Tip: Avoid grain fed, mass production animals. The protein in this meat is harder to digest, not to mention the higher ‘bad fat’ content.
Whole eggs: Eggs have been given some bad press because they are seen as high in fat and cholesterol. However, free range, organic, whole eggs contain essential fats and have no affect on blood cholesterol what so ever. If you’re serious about dropping unwanted weight then whole eggs command your respect.

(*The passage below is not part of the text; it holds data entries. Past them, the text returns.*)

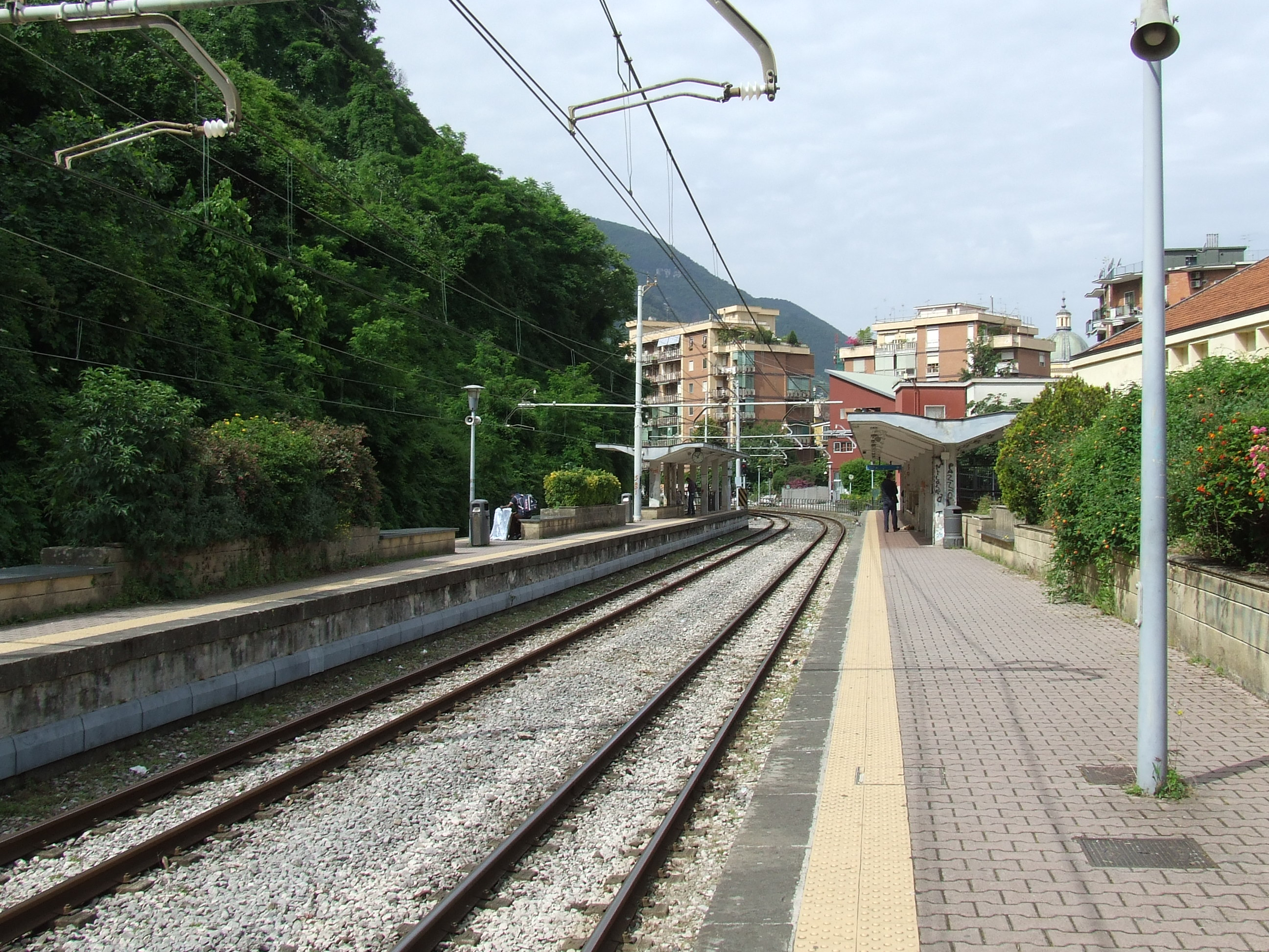 Stazione di Castellammare di Stabia, linea Torre Annunziata - Sorrento, Circumvesuviana, EAV - area banchine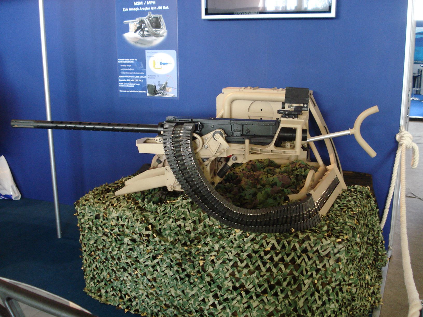 IDEF '07 Savunma Fuarı'nda çekildi.M3MMPH makineli tufek. 23 Mayıs 2007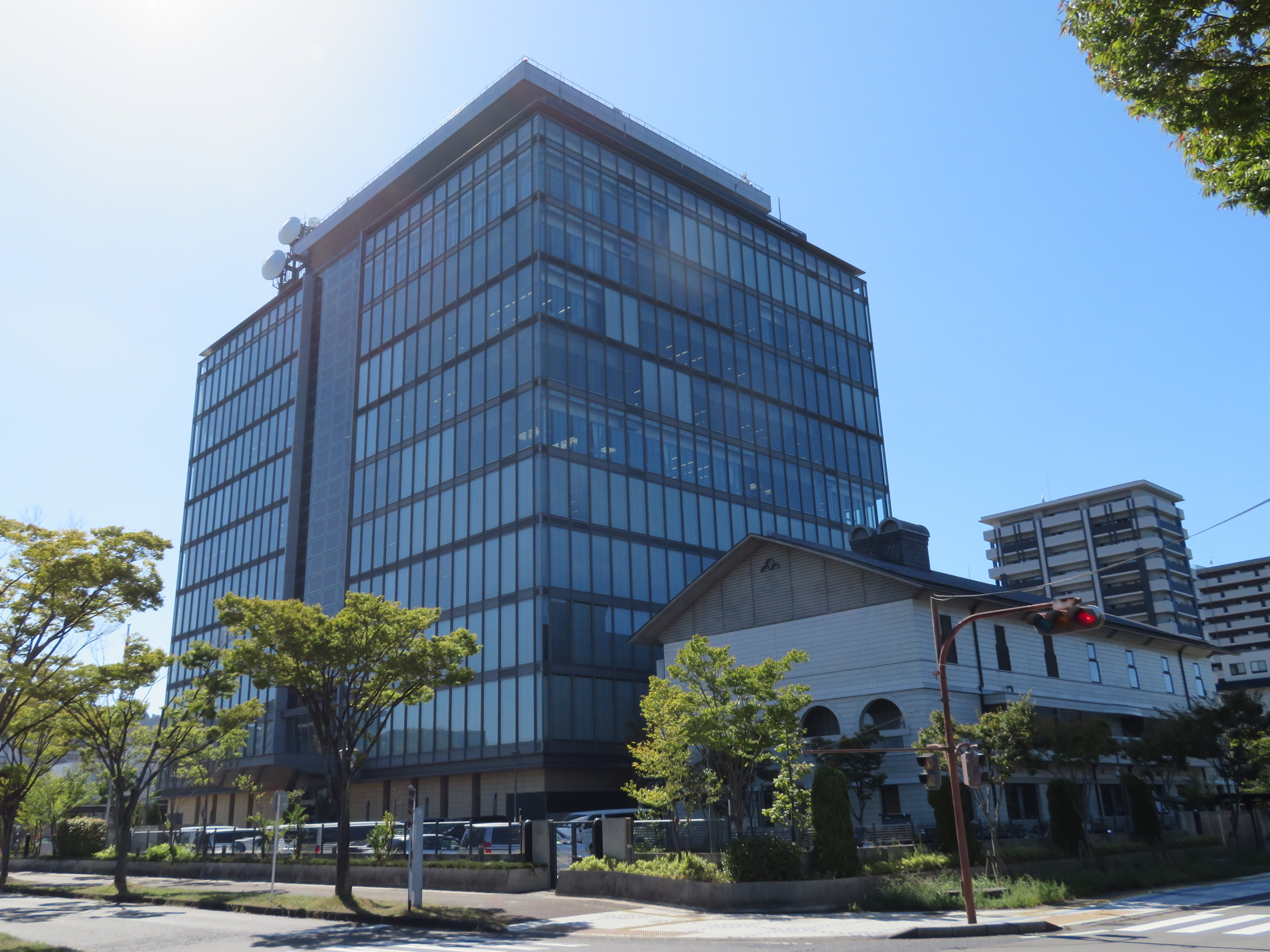 滋賀県警察本部庁舎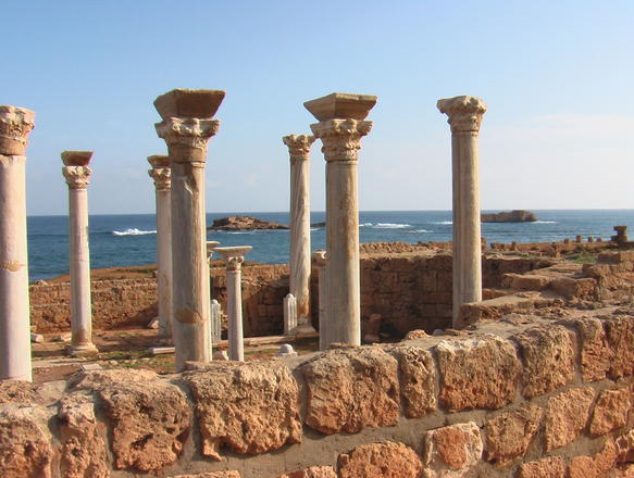 Apollonia (Libia) - Central church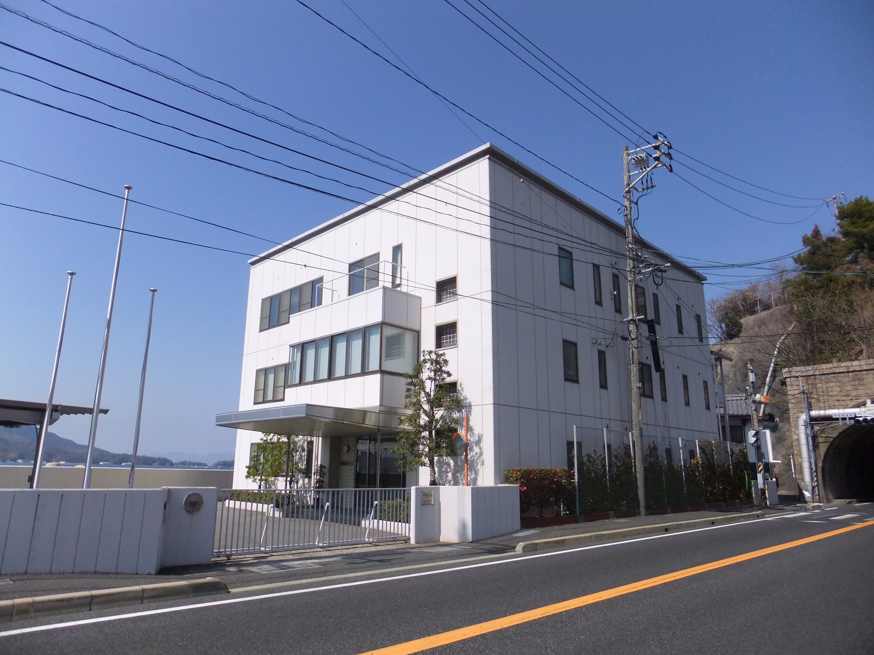 中国火薬本社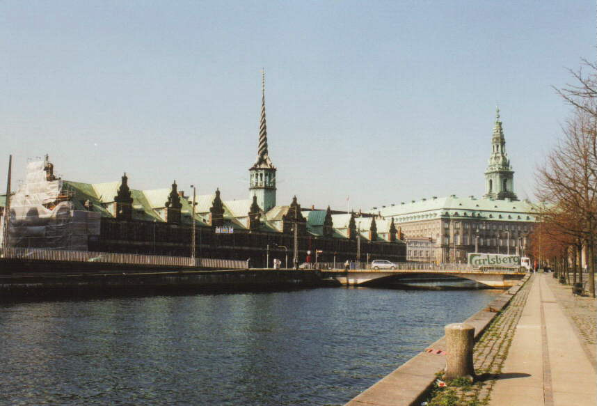 Börse und Schloss Christiansborg in Kopenhagen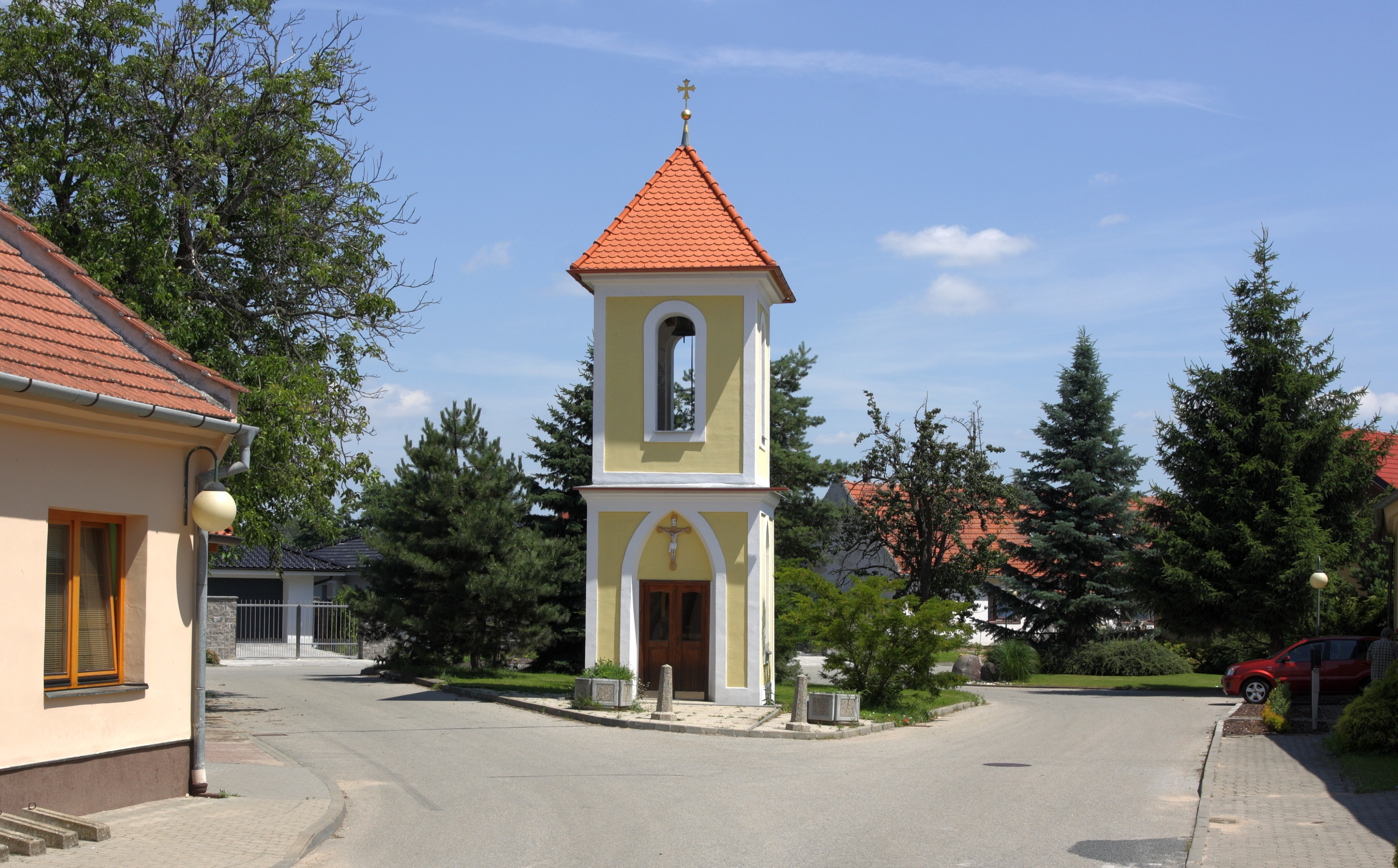 Popovice - zvonice z roku 1857.

The Science: Eggs contain iron, zinc, phosphorus, thiamin, B6, folate, and B12, and panthothenic acid. But you’ll actually find that 90% of these nutrients are found in the yolk, so it’s important to eat whole eggs. In addition, the yolks contain ALL of the fat-soluble vitamins A, D, E, and K in the egg, as well as ALL of the essential fatty acids. Also, the protein of whole eggs is easier to digest than egg whites alone, due to a more balanced amino acid profile that the yolks help to build.
Shop for: Just like red meat, free range and organic is the only way to go.
Tip: Small farm shops are a great source of free-range eggs. Some of the “free range” eggs you find in the grocery store come from hens that are allowed out for about 10 minutes a day! Remember, the natural foods a free range hen eats basically decides the quality of the nutrients you’ll get from her eggs!